South Korea's exports, which account for about 50 percent of its economic output, are expected to grow 9.6 percent in the second half after expanding 13.3 percent in the first half.
Even amid strong economic growth in emerging markets, sputtering growth in advanced economies will curtail demand for Korean products, causing the annual growth of Korean exports to reach 11.3 percent this year. Last year, overseas shipments expanded 15.8 percent.
Recent trade data also fanned concerns about the slowing economy. South Korea's trade surplus shrank to US$821 million in August as record high imports overshadowed export gains.

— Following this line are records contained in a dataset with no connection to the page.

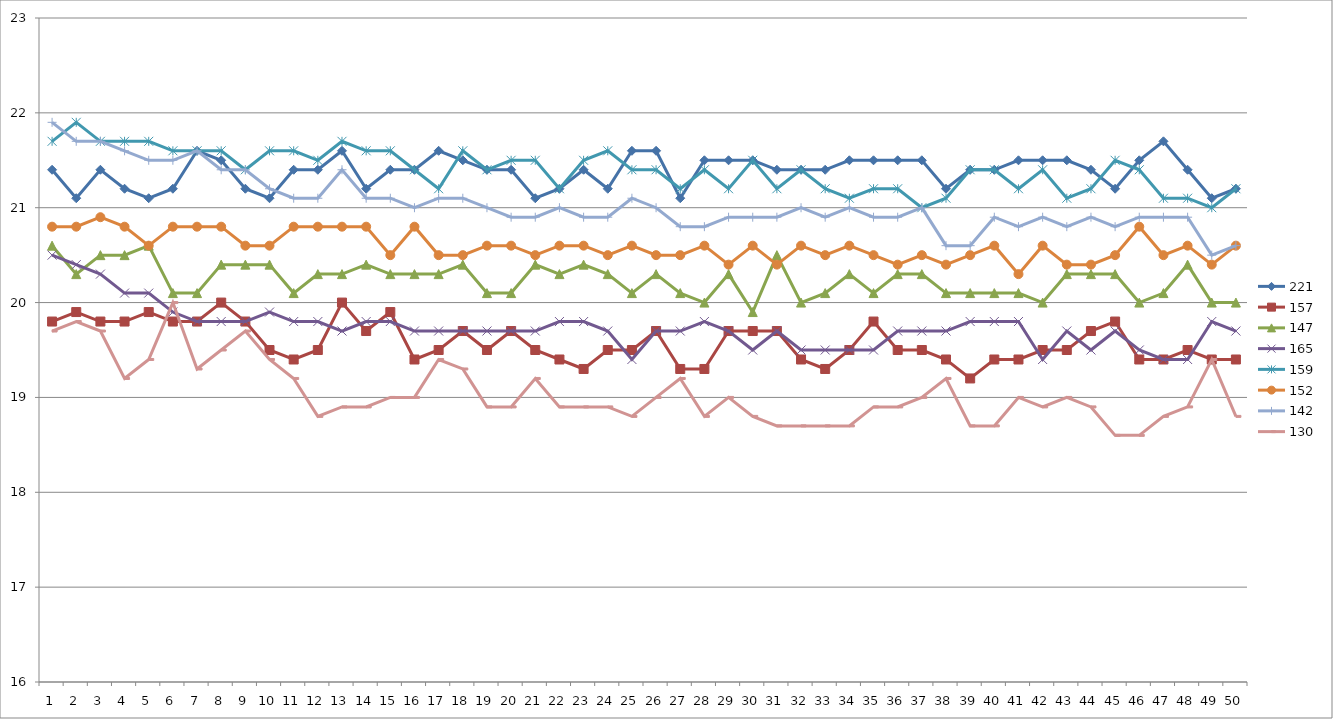
| Category | 221 | 157 | 147 | 165 | 159 | 152 | 142 | 130 |
|---|---|---|---|---|---|---|---|---|
| 0 | 21.4 | 19.8 | 20.6 | 20.5 | 21.7 | 20.8 | 21.9 | 19.7 |
| 1 | 21.1 | 19.9 | 20.3 | 20.4 | 21.9 | 20.8 | 21.7 | 19.8 |
| 2 | 21.4 | 19.8 | 20.5 | 20.3 | 21.7 | 20.9 | 21.7 | 19.7 |
| 3 | 21.2 | 19.8 | 20.5 | 20.1 | 21.7 | 20.8 | 21.6 | 19.2 |
| 4 | 21.1 | 19.9 | 20.6 | 20.1 | 21.7 | 20.6 | 21.5 | 19.4 |
| 5 | 21.2 | 19.8 | 20.1 | 19.9 | 21.6 | 20.8 | 21.5 | 20 |
| 6 | 21.6 | 19.8 | 20.1 | 19.8 | 21.6 | 20.8 | 21.6 | 19.3 |
| 7 | 21.5 | 20 | 20.4 | 19.8 | 21.6 | 20.8 | 21.4 | 19.5 |
| 8 | 21.2 | 19.8 | 20.4 | 19.8 | 21.4 | 20.6 | 21.4 | 19.7 |
| 9 | 21.1 | 19.5 | 20.4 | 19.9 | 21.6 | 20.6 | 21.2 | 19.4 |
| 10 | 21.4 | 19.4 | 20.1 | 19.8 | 21.6 | 20.8 | 21.1 | 19.2 |
| 11 | 21.4 | 19.5 | 20.3 | 19.8 | 21.5 | 20.8 | 21.1 | 18.8 |
| 12 | 21.6 | 20 | 20.3 | 19.7 | 21.7 | 20.8 | 21.4 | 18.9 |
| 13 | 21.2 | 19.7 | 20.4 | 19.8 | 21.6 | 20.8 | 21.1 | 18.9 |
| 14 | 21.4 | 19.9 | 20.3 | 19.8 | 21.6 | 20.5 | 21.1 | 19 |
| 15 | 21.4 | 19.4 | 20.3 | 19.7 | 21.4 | 20.8 | 21 | 19 |
| 16 | 21.6 | 19.5 | 20.3 | 19.7 | 21.2 | 20.5 | 21.1 | 19.4 |
| 17 | 21.5 | 19.7 | 20.4 | 19.7 | 21.6 | 20.5 | 21.1 | 19.3 |
| 18 | 21.4 | 19.5 | 20.1 | 19.7 | 21.4 | 20.6 | 21 | 18.9 |
| 19 | 21.4 | 19.7 | 20.1 | 19.7 | 21.5 | 20.6 | 20.9 | 18.9 |
| 20 | 21.1 | 19.5 | 20.4 | 19.7 | 21.5 | 20.5 | 20.9 | 19.2 |
| 21 | 21.2 | 19.4 | 20.3 | 19.8 | 21.2 | 20.6 | 21 | 18.9 |
| 22 | 21.4 | 19.3 | 20.4 | 19.8 | 21.5 | 20.6 | 20.9 | 18.9 |
| 23 | 21.2 | 19.5 | 20.3 | 19.7 | 21.6 | 20.5 | 20.9 | 18.9 |
| 24 | 21.6 | 19.5 | 20.1 | 19.4 | 21.4 | 20.6 | 21.1 | 18.8 |
| 25 | 21.6 | 19.7 | 20.3 | 19.7 | 21.4 | 20.5 | 21 | 19 |
| 26 | 21.1 | 19.3 | 20.1 | 19.7 | 21.2 | 20.5 | 20.8 | 19.2 |
| 27 | 21.5 | 19.3 | 20 | 19.8 | 21.4 | 20.6 | 20.8 | 18.8 |
| 28 | 21.5 | 19.7 | 20.3 | 19.7 | 21.2 | 20.4 | 20.9 | 19 |
| 29 | 21.5 | 19.7 | 19.9 | 19.5 | 21.5 | 20.6 | 20.9 | 18.8 |
| 30 | 21.4 | 19.7 | 20.5 | 19.7 | 21.2 | 20.4 | 20.9 | 18.7 |
| 31 | 21.4 | 19.4 | 20 | 19.5 | 21.4 | 20.6 | 21 | 18.7 |
| 32 | 21.4 | 19.3 | 20.1 | 19.5 | 21.2 | 20.5 | 20.9 | 18.7 |
| 33 | 21.5 | 19.5 | 20.3 | 19.5 | 21.1 | 20.6 | 21 | 18.7 |
| 34 | 21.5 | 19.8 | 20.1 | 19.5 | 21.2 | 20.5 | 20.9 | 18.9 |
| 35 | 21.5 | 19.5 | 20.3 | 19.7 | 21.2 | 20.4 | 20.9 | 18.9 |
| 36 | 21.5 | 19.5 | 20.3 | 19.7 | 21 | 20.5 | 21 | 19 |
| 37 | 21.2 | 19.4 | 20.1 | 19.7 | 21.1 | 20.4 | 20.6 | 19.2 |
| 38 | 21.4 | 19.2 | 20.1 | 19.8 | 21.4 | 20.5 | 20.6 | 18.7 |
| 39 | 21.4 | 19.4 | 20.1 | 19.8 | 21.4 | 20.6 | 20.9 | 18.7 |
| 40 | 21.5 | 19.4 | 20.1 | 19.8 | 21.2 | 20.3 | 20.8 | 19 |
| 41 | 21.5 | 19.5 | 20 | 19.4 | 21.4 | 20.6 | 20.9 | 18.9 |
| 42 | 21.5 | 19.5 | 20.3 | 19.7 | 21.1 | 20.4 | 20.8 | 19 |
| 43 | 21.4 | 19.7 | 20.3 | 19.5 | 21.2 | 20.4 | 20.9 | 18.9 |
| 44 | 21.2 | 19.8 | 20.3 | 19.7 | 21.5 | 20.5 | 20.8 | 18.6 |
| 45 | 21.5 | 19.4 | 20 | 19.5 | 21.4 | 20.8 | 20.9 | 18.6 |
| 46 | 21.7 | 19.4 | 20.1 | 19.4 | 21.1 | 20.5 | 20.9 | 18.8 |
| 47 | 21.4 | 19.5 | 20.4 | 19.4 | 21.1 | 20.6 | 20.9 | 18.9 |
| 48 | 21.1 | 19.4 | 20 | 19.8 | 21 | 20.4 | 20.5 | 19.4 |
| 49 | 21.2 | 19.4 | 20 | 19.7 | 21.2 | 20.6 | 20.6 | 18.8 |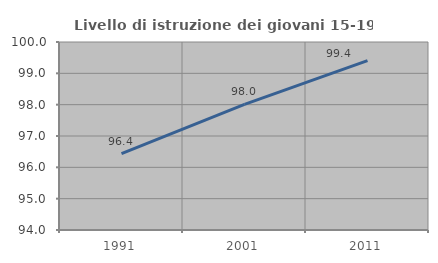
| Category | Livello di istruzione dei giovani 15-19 anni |
|---|---|
| 1991.0 | 96.438 |
| 2001.0 | 98.008 |
| 2011.0 | 99.408 |

The KIF, meanwhile, expected South Korea's consumer prices to grow 4.2 percent this year due to rising food prices and a hike in public utilities charges that are hovering above the 2011 economic growth rate.
"But if the global economic slowdown or financial market jitters cause oil prices to sharply fall, there is a chance that the growth of inflation may be capped," the KIF said.
The government and the Bank of Korea expected consumer prices to grow 4 percent this year, due to higher oil and food prices.
Korea's consumer prices rose a jaw-dropping 5.3 percent in August from a year earlier, the fastest in three years. Consumer inflation surpassed the BOK's upper ceiling of a 2-4 percent band for the eight straight month in August.
The think tank said that if the U.S. economy falls into a double-dip recession and the eurozone debt crisis eventually cripples its financial system, the growth of the Korean economy may fall to around the upper range of 3 percent in the worst-case scenario.